There is no treaty between the United States and the Netherlands for the mutual recognition and enforcement of judgments (other than arbitration awards) in civil and commercial matters. Therefore, a final judgment for the payment of money rendered by any federal or state court in the United States based on civil liability, whether or not predicated solely upon the U.S. federal securities laws, would not be enforceable in the Netherlands unless the underlying claim is relitigated before a Dutch court of competent jurisdiction. Under current practice, however, a Dutch court will generally, subject to compliance with certain procedural requirements, grant the same judgment without a review of the merits of the underlying claim if such judgment (i) is a final judgment and has been rendered by a court which has established its jurisdiction vis-à-vis the relevant Dutch Companies or Dutch Company, as the case may be, on the basis of internationally accepted grounds of jurisdiction, (ii) has not been rendered in violation of elementary principles of fair trial, (iii) is not contrary to the public policy of the Netherlands, and (iv) is not incompatible with (a) a prior judgment of a Netherlands court rendered in a dispute between the same parties, or (b) a prior judgment of a foreign court rendered in a dispute between the same parties, concerning the same subject matter and based on the same cause of action, provided that such prior judgment is capable of being recognized in the Netherlands. Dutch courts may deny the recognition and enforcement of punitive damages or other awards. Moreover, a Dutch court may reduce the amount of damages granted by a U.S. court and recognize damages only to the extent that they are necessary to compensate actual losses or damages. Enforcement and recognition of judgments of U.S. courts in the Netherlands are solely governed by the provisions of the Dutch Code of Civil Procedure.
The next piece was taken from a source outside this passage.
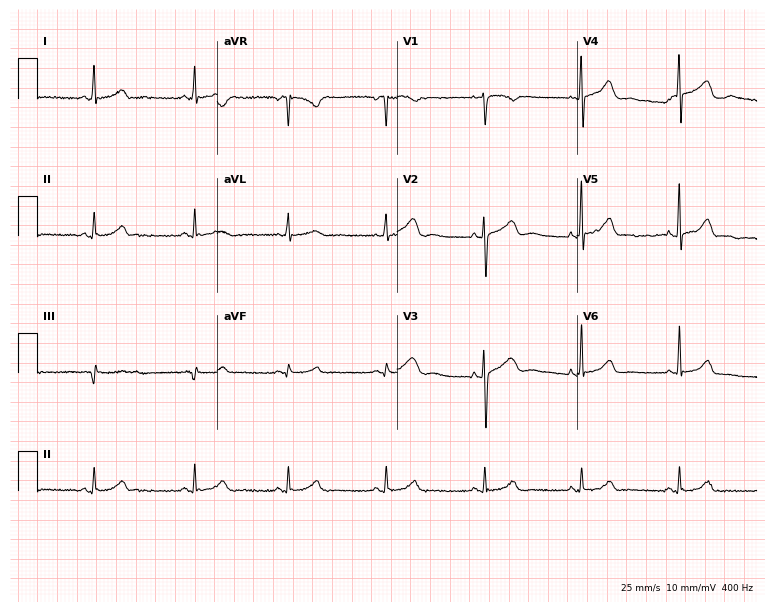
Electrocardiogram (7.3-second recording at 400 Hz), a 37-year-old female patient. Overall reading on record: normal ECG.

Based on the foregoing, there can be no assurance that U.S. investors will be able to enforce any judgments obtained in U.S. courts in civil and commercial matters, including judgments under the U.S. federal securities laws, against us or members of our management board and supervisory board, officers or certain experts named herein who are residents of the Netherlands or countries other than the United States. In addition, there is doubt as to whether a Dutch court would impose civil liability on us, the members of our management board and supervisory board, our officers or certain experts named herein in an original action predicated solely upon the U.S. federal securities laws brought in a court of competent jurisdiction in the Netherlands against us or such members, officers or experts, respectively.
We rely on the foreign private issuer and controlled company exemptions from certain corporate governance requirements under Nasdaq rules.
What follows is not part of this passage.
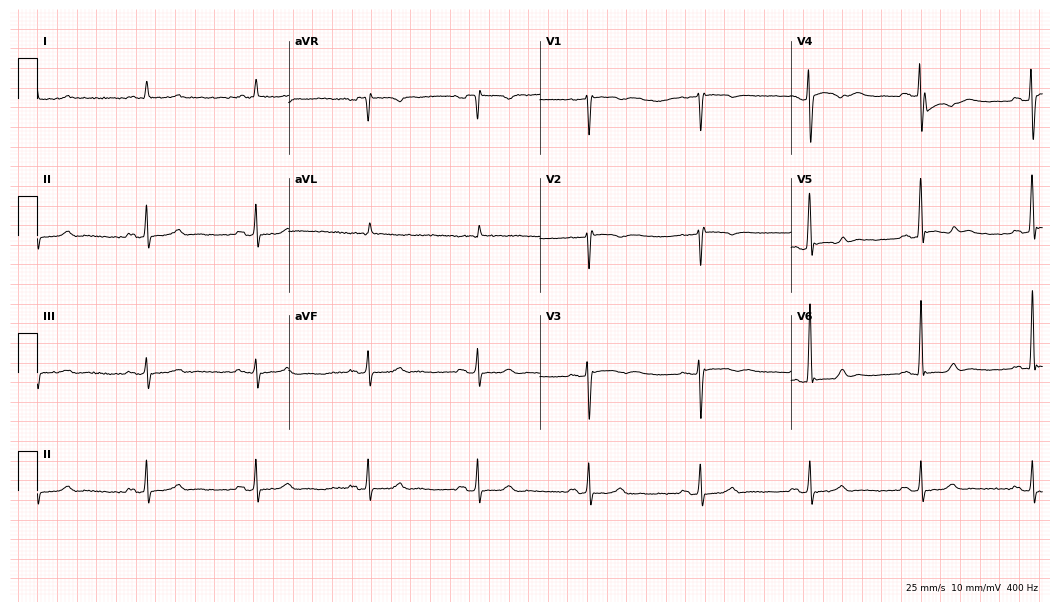
Electrocardiogram, a man, 70 years old. Of the six screened findings (first-degree AV block, right bundle branch block, left bundle branch block, sinus bradycardia, atrial fibrillation, sinus tachycardia), none is recorded. Only these six findings were labelled.

As a foreign private issuer whose ADSs are listed on Nasdaq, we are permitted to follow certain home country corporate governance practices pursuant to exemptions under Nasdaq rules. A foreign private issuer must disclose in its annual reports filed with the SEC each requirement under Nasdaq rules with which it does not comply, followed by a description of its applicable home country practice. Our Dutch home country practices may afford less protection to holders of our ADSs. We follow in certain cases our home country practices and rely on certain exemptions provided by Nasdaq rules to foreign private issuers, including, among others, an exemption from the requirement to hold an annual meeting of shareholders no later than one year after an issuer’s fiscal year end, exemptions from the requirement that a board of directors be comprised of a majority of independent directors, exemptions from the requirements that an issuer’s compensation committee should be comprised solely of independent directors, and exemptions from the requirement that share incentive plans be approved by shareholders. See “Item 16 G. Corporate governance.” for more information on the significant differences between our corporate governance practices and those followed by U.S. companies under Nasdaq rules. As a result of our reliance on the corporate governance exemptions available to foreign private issuers, you will not have the same protection afforded to shareholders of companies that are subject to all of Nasdaq’s corporate governance requirements.